# Model Agnostic Methods

As models become more and more complex, our ability to understand them with our monkey brains decreases. We can understand how they function, but it becomes impossible to follow the exact mathematical inner-workings. This is what is widely known as a **black-box** model. There is a widely-shared notion that black box models are uninterpretable and we cannot understand how they work.

In my opinion, this is lazy and is spread by fearmongers who have never attempted it. As a whole, models are deterministic. Even if we can't see what is going on inside, we can still observe the input and the output. We can fall back to the naive, childish ways of Deedee "Ooh, what does this button do?". 

This is the essence of model-agnostic methods. We modify the input in a controlled way and observe the change in output in order to reason about the behaviour of the model. 

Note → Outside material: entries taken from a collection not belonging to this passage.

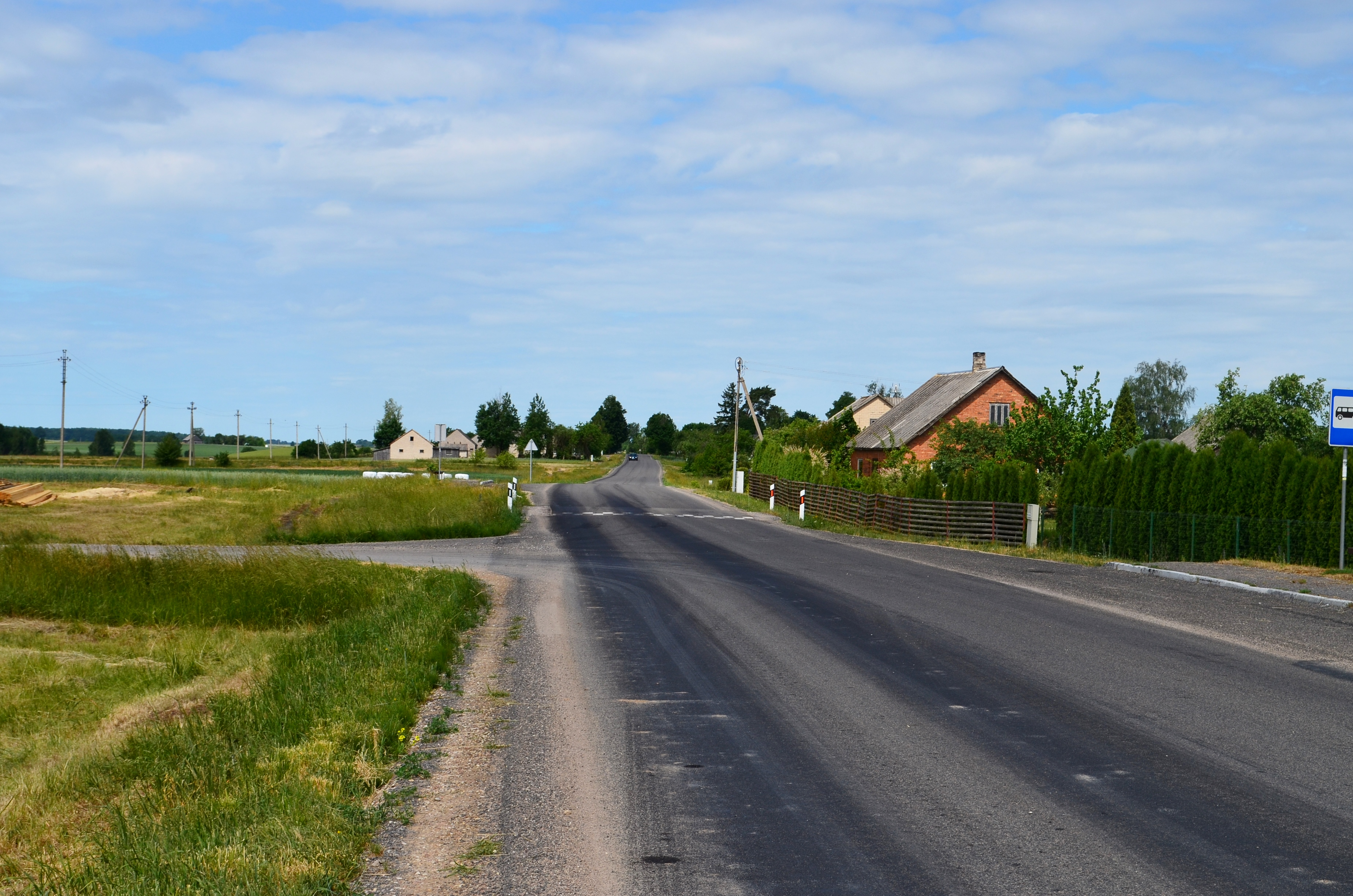 Kalesninkai, Krokialaukio sen., Alytaus raj.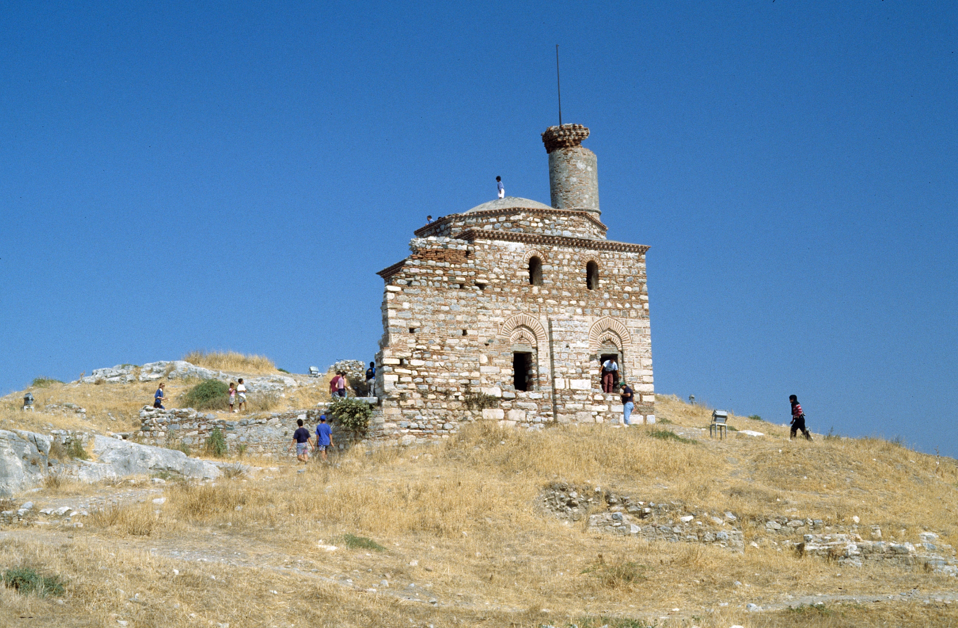 Moschee in der Zitadelle von Selçuk, Westtürkei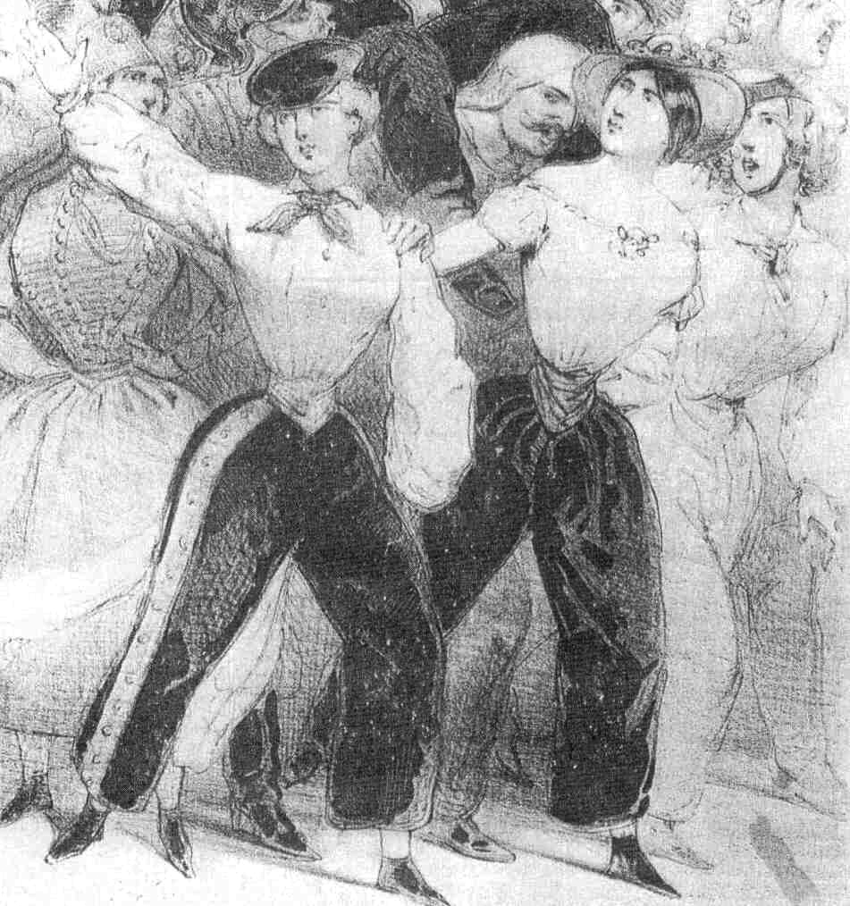 Détail d'une gravure figurant un cortège portant en triomphe Philippe Musard au bal de l'Opéra, à Paris (scène du Carnaval de Paris).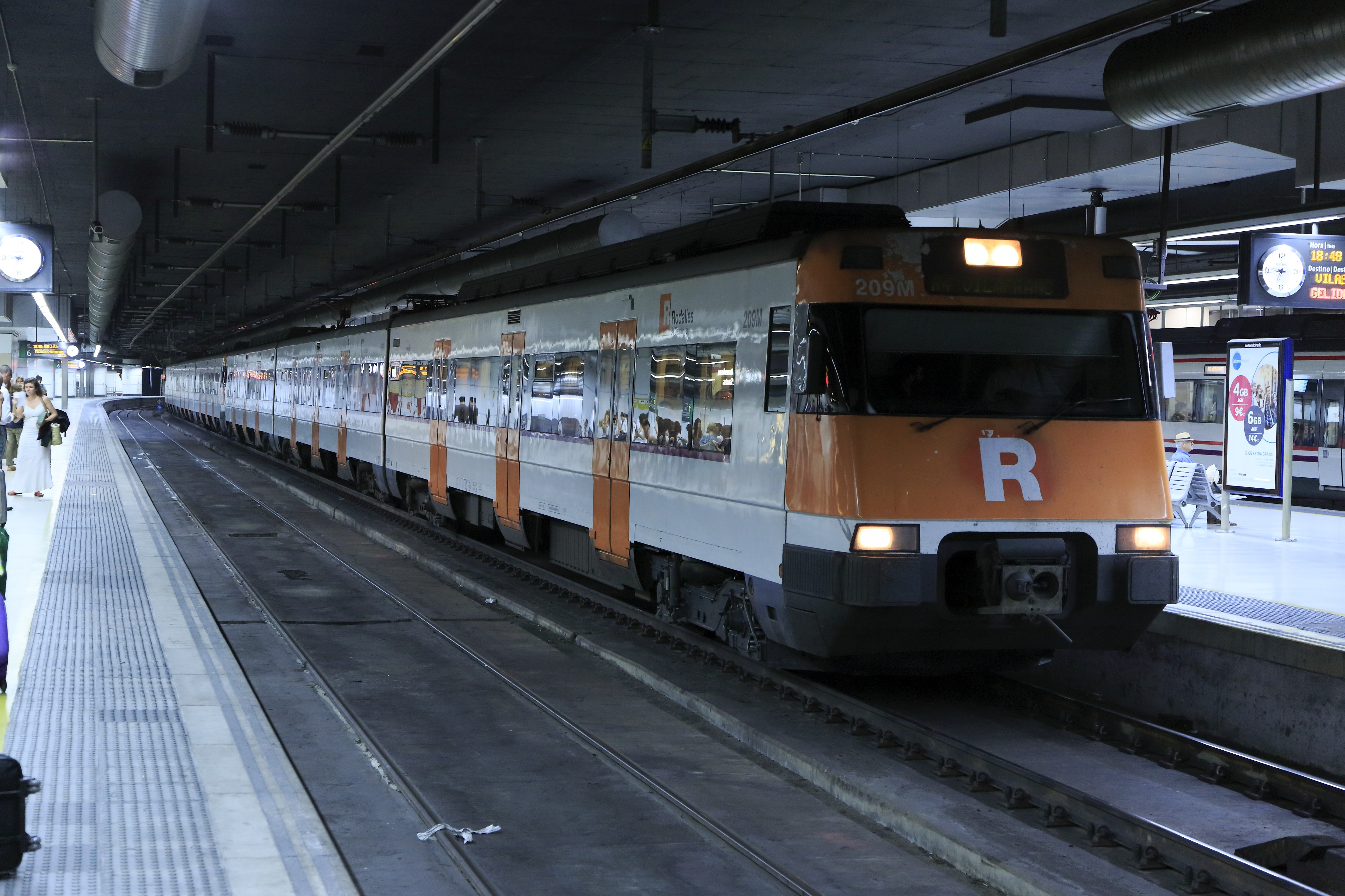 Doppelzug der Reihe 447 der S-Bahn von Barcelona im Bahnhof Barcelona-Sants auf dem nördlichsten Breitspurgleis 7. Das Gleis im Vordergrund mit den in Beton gelagerten Schienen ist das Regelspurgleis 6.

This notebook will explore the following techniques:

1. Partial Dependence Plot (PDP) - observe the mean prediction as a given feature is set to a given level for the **entire** dataset
2. Permutation Feature Importance - measure the dip in performance as information about a given feature is lost (via permutation)

## Data Loading

In [5]:
from __future__ import print_function
import pandas as pd
from ipywidgets import interact, interactive, fixed, interact_manual
import ipywidgets as widgets
import fastprogress

import seaborn as sns
sns.set('talk')
sns.set_style('white')

In [6]:
data = pd.read_csv("data/Nasa.csv", usecols = [1,4])
# data['brand'] = data['name'].apply(lambda x: x.split(' ')[0])
# data['selling_price'] = data['selling_price'] * 0.014
# data['selling_price'] = data['selling_price'] / 1000
data.head()

Unnamed: 0,TIME,T2M_
0,0,-5.84125
1,0,-3.54462
2,1,-2.18427
3,1,-0.3078
4,2,2.10742


In [7]:
valid_ds = pd.read_csv("data/valid.csv",index_col=0)
valid_ids = valid_ds.index

## Train a Neural Network via fast.ai

The fast.ai library provides us with a modern neural net architecture for tabular data that can handle categorical variables by associating them with learned embeddings.



In [11]:
!pip install fastai
from fastai.tabular.all import *

Collecting fastai
  Using cached fastai-2.0.12-py3-none-any.whl (355 kB)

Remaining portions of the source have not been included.